START COLLECTED DATA
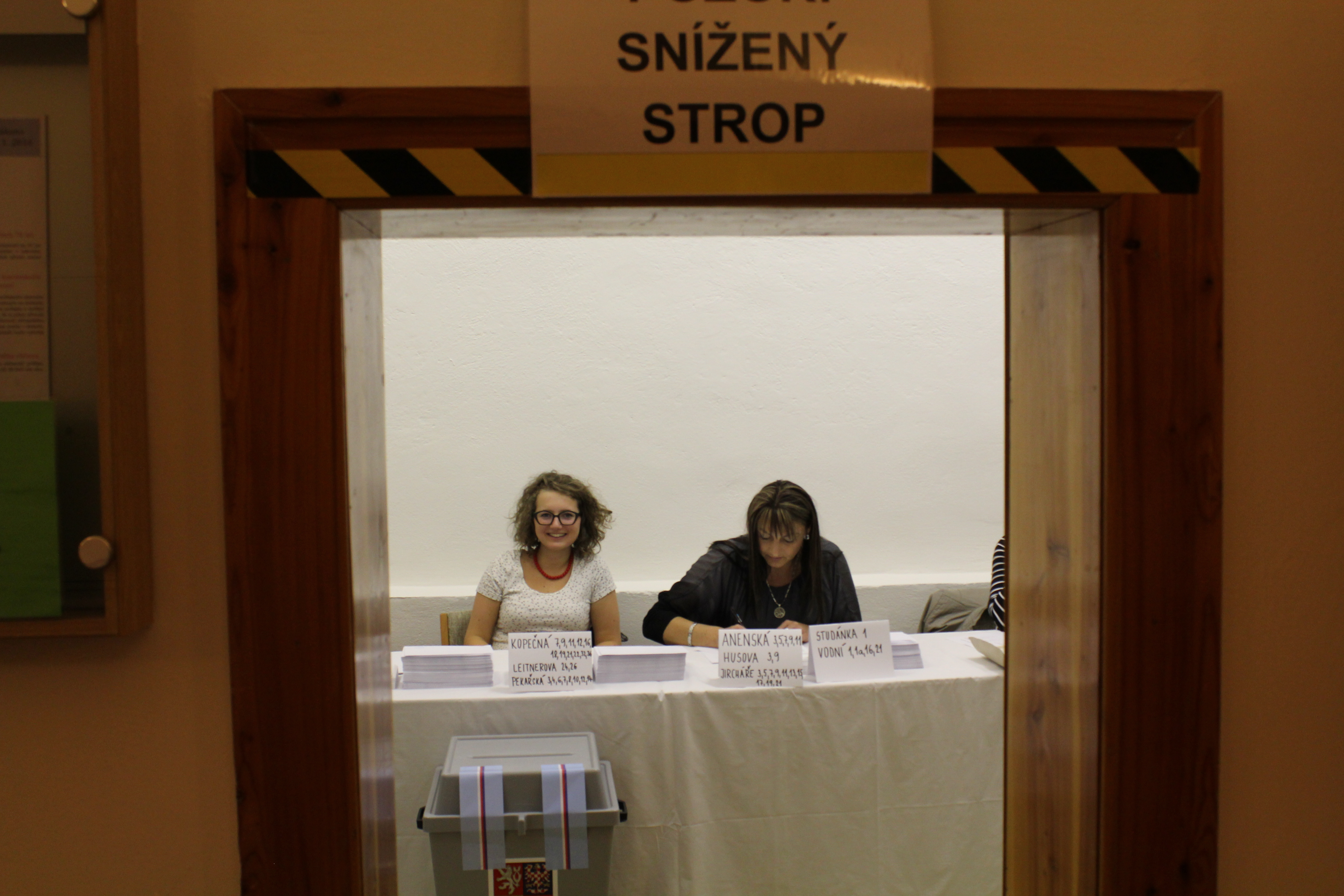 Volební okrsková komise viděna z veřejného prostoru
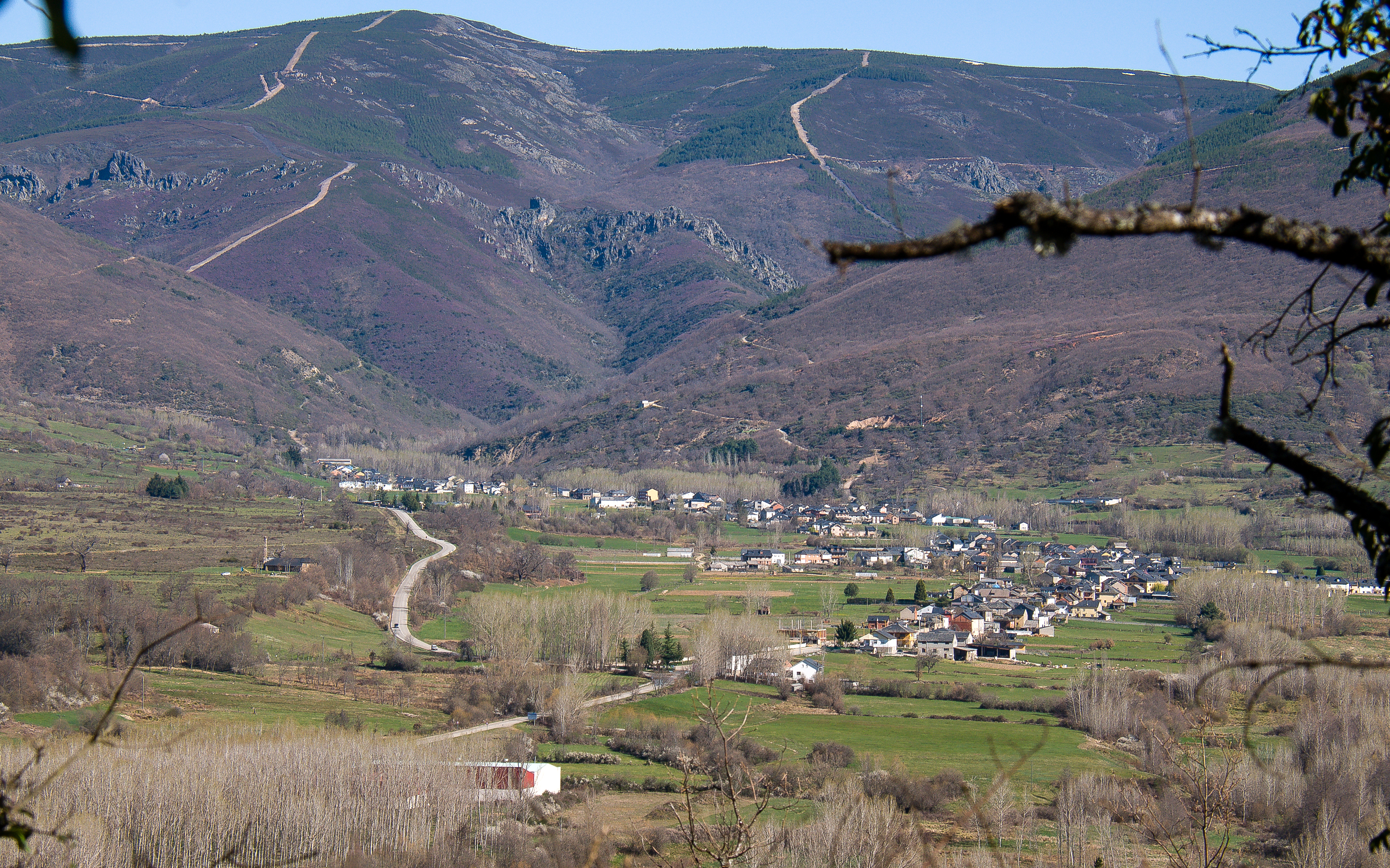 Pueblo del Bierzo Alto, en el valle llamado la Suiza del Bierzo
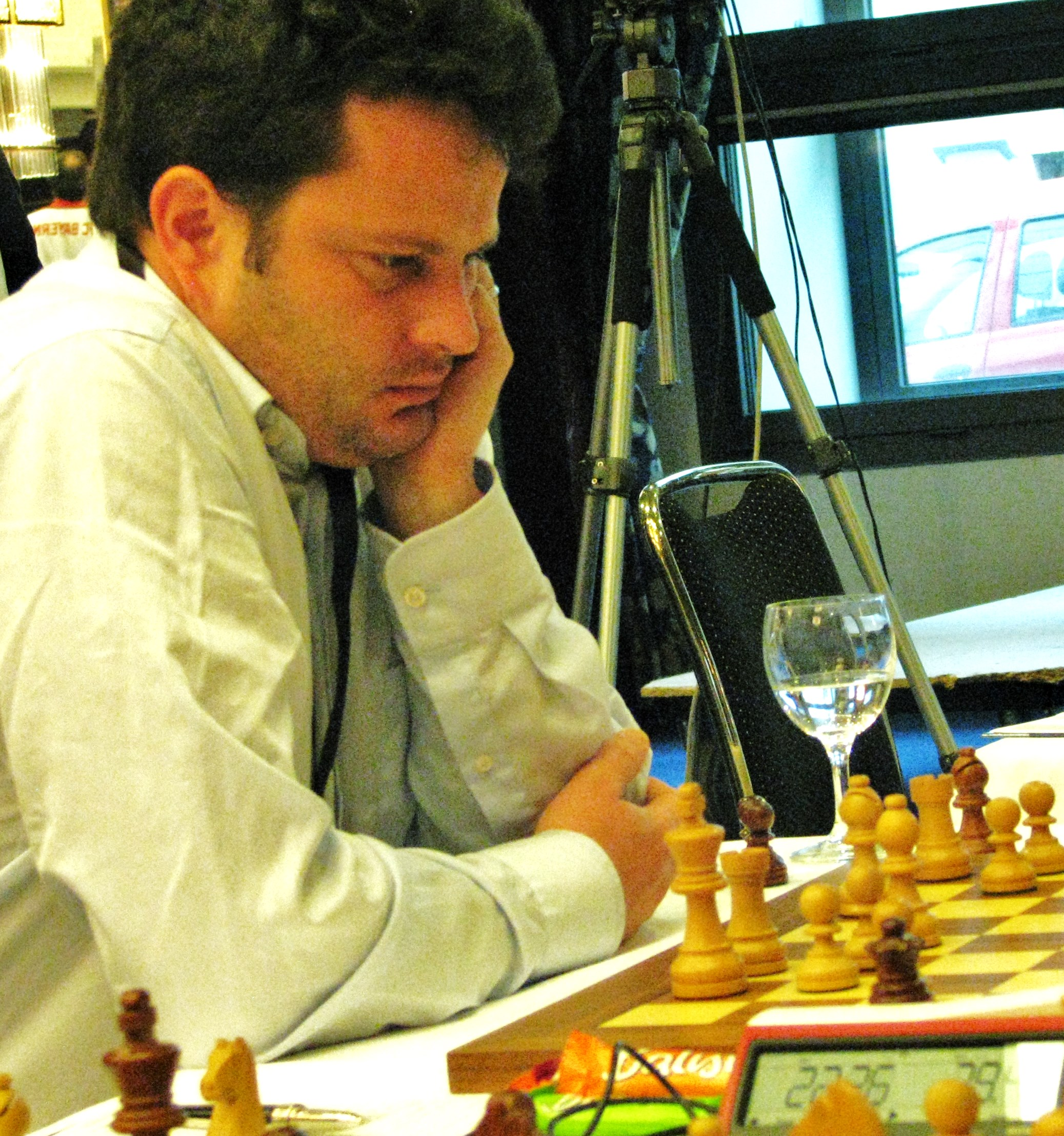 Étienne Bacrot für die OSG Baden-Baden bei der Bundesliga-Finalrunde 2017 in Berlin
END COLLECTED DATA
# WHAT IS NEEDED:
Exclude all images and retype the data precisely.

# EXERCISE SOLUTION:
 Volební okrsková komise viděna z veřejného prostoru
 Pueblo del Bierzo Alto, en el valle llamado la Suiza del Bierzo
 Étienne Bacrot für die OSG Baden-Baden bei der Bundesliga-Finalrunde 2017 in Berlin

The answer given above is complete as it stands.